The Pusher component is used to push a validated model to a deployment target during model training or re-training. Before the deployment, Pusher relies on one or more blessings from other validation components to decide whether to push the model or not.

  • Evaluator blesses the model if the new trained model is "good enough" to be pushed to production.
  • (Optional but recommended) InfraValidator blesses the model if the model is mechanically servable in a production environment.

A Pusher component consumes a trained model in SavedModel format, and produces the same SavedModel, along with versioning metadata.
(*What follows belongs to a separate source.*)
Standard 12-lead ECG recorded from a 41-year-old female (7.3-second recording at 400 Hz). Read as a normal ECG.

Using the Pusher Component

A Pusher pipeline component is typically very easy to deploy and requires little customization, since all of the work is done by the Pusher TFX component. Typical code looks like this:

pusher = Pusher(
  model=trainer.outputs['model'],
  model_blessing=evaluator.outputs['blessing'],
  infra_blessing=infra_validator.outputs['blessing'],
  push_destination=tfx.proto.PushDestination(
    filesystem=tfx.proto.PushDestination.Filesystem(
        base_directory=serving_model_dir)
  )
)

Pushing a model produced from InfraValidator.

(From version 0.30.0)

InfraValidator can also produce InfraBlessing artifact containing a model with warmup, and Pusher can push it just like a Model artifact.

infra_validator = InfraValidator(
    ...,
    # make_warmup=True will produce a model with warmup requests in its
    # 'blessing' output.
    request_spec=tfx.proto.RequestSpec(..., make_warmup=True)
)

pusher = Pusher(
    # Push model from 'infra_blessing' input.
    infra_blessing=infra_validator.outputs['blessing'],
    push_destination=tfx.proto.PushDestination(...)
)

More details are available in the Pusher API reference.